In Citizens United, the U.S. Supreme Court said that, based on the facts before the Court, “independent expenditures, including those made by corporations, do not give rise to corruption or the appearance of corruption.” The Brennan Center’s brief takes issue with that conclusion, and notes that:

  • Lower courts mistakenly expanded Citizens United to strike down limits on contributions to groups that make independent expenditures, leading to super PACs.
  • Super PACs have made a mockery of campaign contribution limits designed to combat corruption.
  • These groups allow a tiny group of deep-pocketed donors disproportionate influence over candidates, opening the door to corrupt dealings and creating the appearance of corruption, seriously undermining public confidence in democracy.

 The brief presents evidence that:

  • Candidate-specific super PACs, considered by the Federal Election Commission to not be coordinated with candidates’ campaigns, exist for the sole purpose of aiding a candidate’s campaign and are operated by the candidate’s close friends and most trusted political advisors.
  • Candidates and their staff appear at their super PACs’ fundraising events and solicit funds for the supposedly independent groups.
  • Candidates and their super PACs share vendors, consultants, messages, ad footage — and even airplanes.
  • Candidates and their super PACs coordinate campaign strategies in order to maximize their returns.

The brief notes that, as of May 8, super PACs have raised more than $204 million this election cycle for both Republicans and Democrats, and have spent more than $98.8 million — with six months still to go before the general election. In total, outside groups have already spent roughly $121.2 million on federal campaigns, double the amount spent in the same period in 2008.

  • More than 78 percent of the money donated to the super PACs active in the presidential election came from just 90 donors who each gave more than $100,000. More than two-thirds of the money donated to super PACs came from donors who gave $500,000 or more. And more than half of the money collected by super PACs since the beginning of 2011 — almost $110 million — came from donors giving $1 million or more.
  • As of March, Rooney Holdings — which has a $53 million federal contract through a subsidiary business — had already donated $1 million to Mitt Romney’s Restore Our Future.  
  • Newt Gingrich’s dedicated super PAC received almost all of its money from casino owner Sheldon Adelson and his family, who donated more than $20 million. Adelson’s business has been under investigation by multiple federal agencies.

A recent poll found that 69 percent of all Americans believe super PACs should be made illegal.

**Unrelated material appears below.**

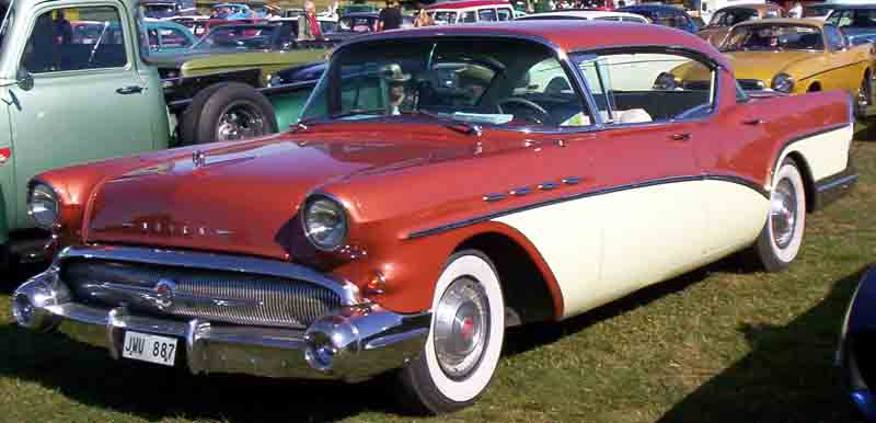 1957 Buick Roadmaster Riviera Series 70 Model 73A 4-door Hardtop

Another survey, conducted on behalf of the Brennan Center, found that 41 percent say their votes do not matter very much because big super PAC donors have so much greater influence.

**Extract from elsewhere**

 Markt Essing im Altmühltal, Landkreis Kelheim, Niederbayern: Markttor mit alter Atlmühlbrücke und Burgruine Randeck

A number of constitutional law professors signed on to the Brennan Center brief — Richard Briffault (Columbia Law School), Erwin Chemerinsky (University of California-Irvine School of Law), James A. Gardner (SUNY-Buffalo Law School), Frances R. Hill (University of Miami School of Law), Ellen D. Katz (University of Michigan Law School), Lawrence Lessig (Harvard Law School), Jamin B. Raskin (American University, Washington College of Law), Zephyr Teachout (Fordham University School of Law), and Ciara Torres-Spelliscy (Stetson University College of Law).